Les lourds secrets de New Norcia
Mais les voleurs se sont donnés la peine pour rien : lorsque les tableaux retrouvés sont confiés à des restaurateurs (qui mettront des décennies à les restaurer), on découvre qu’il ne s’agissait pas en réalité d’œuvres « inestimables ». , mais de tableaux mineurs, copies d’époque réalisés par des étudiants ou des adeptes, dont la valeur totale ne s’élève pas à plusieurs millions mais à seulement 10 000 dollars…
Hélas, New Norcia s’est également cachée des secrets plus sombres. La galerie de peintures où a eu lieu le vol se trouve dans une ancienne école de filles, témoin d’un passé douloureux.
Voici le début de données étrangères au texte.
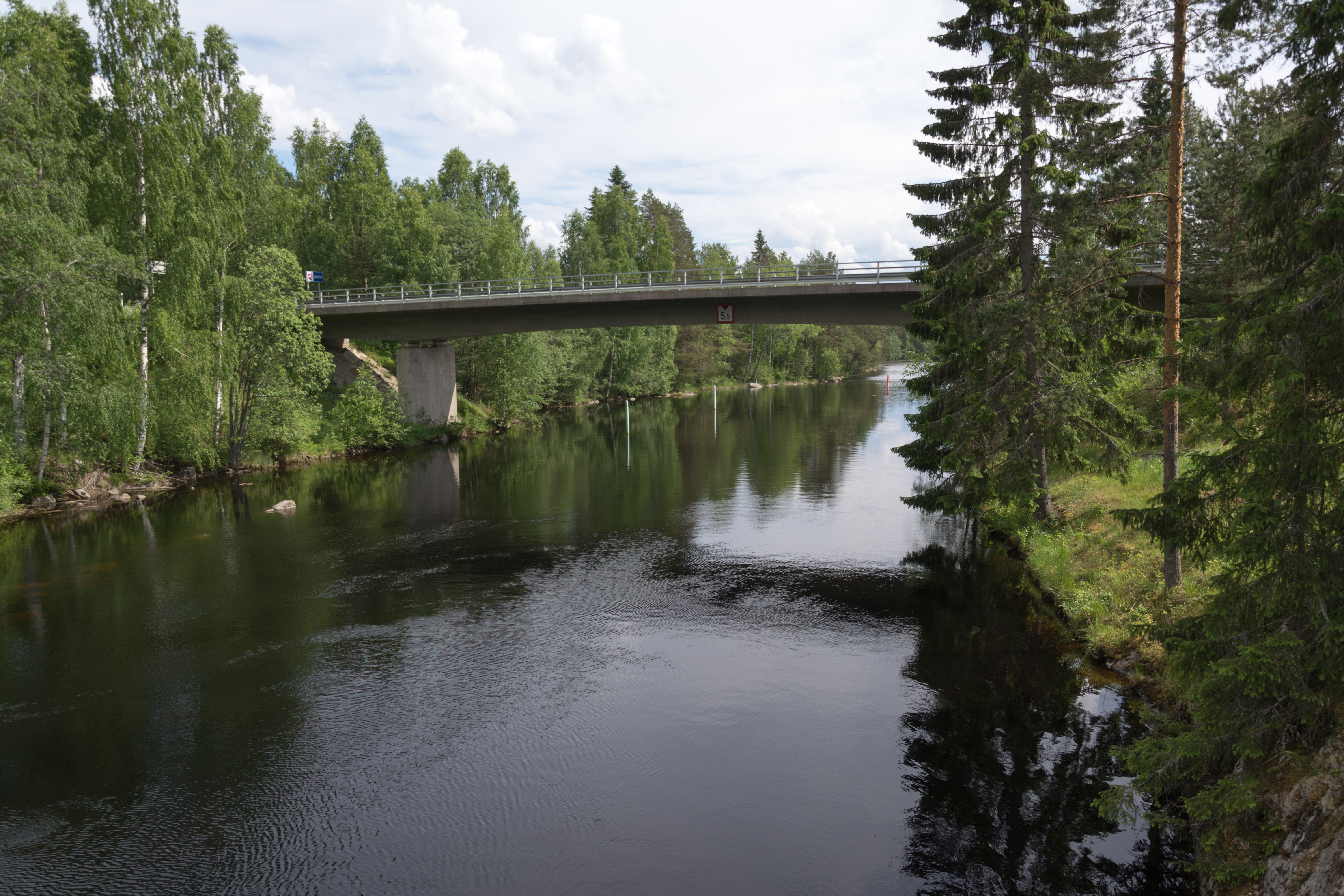 Kaavinkosken kanava Kaavin ja Tuusniemen rajalla
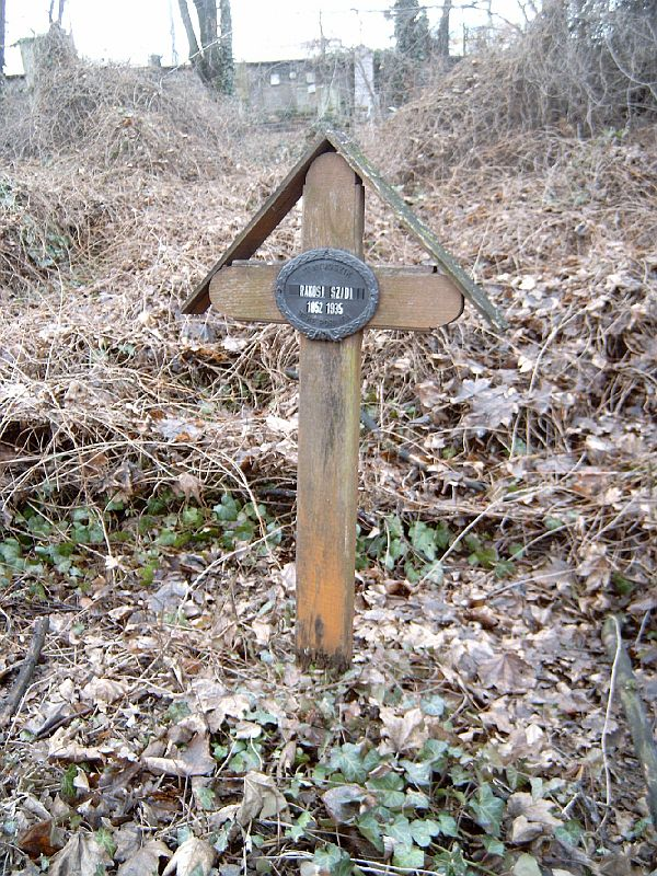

Car afin d’évangéliser les aborigènes et d’effacer leur culture, les moines et nonnes de ce lieu eurent, dès le 19èmee siècle à 1974, enfants métis enlevés (à moitié autochtones) à leurs parents pour avoir été élevés à New Norcia, où ils étaient appelés « diables », ont souffert de la faim, du travail forcé, de la violence physique et de la violence sexuelle.
En 2013, une enquête majeure sur les abus sexuels dans les institutions religieuses en Australie a révélé que des années 1950 aux années 1970, 21,5% des prêtres de New Norcia ont été accusé de maltraitance sur enfantsla plus forte proportion de prédateurs enregistrée dans une institution australienne et le triple du chiffre national pour toutes les institutions catholiques.
Pour payer le millions de dollars en compensation Grâce aux victimes survivantes, le monastère a vendu 8 000 hectares de terrain en 2002. Aujourd’hui, seuls sept moines y vivent encore. En manque d’argent, le lieu abrite désormais résidences d’artistesune offre de restauration, un camping et hébergement pour touristes (y compris dans les anciens collèges d’enfants) à louer pour un « week-end » pour s’offrir (selon la brochure) une « expérience bénédictine »…
Série documentaire de Marc Fennell
3 fois 50 minutes
Plus d’informations sur le site de la chaîne australienne SBS.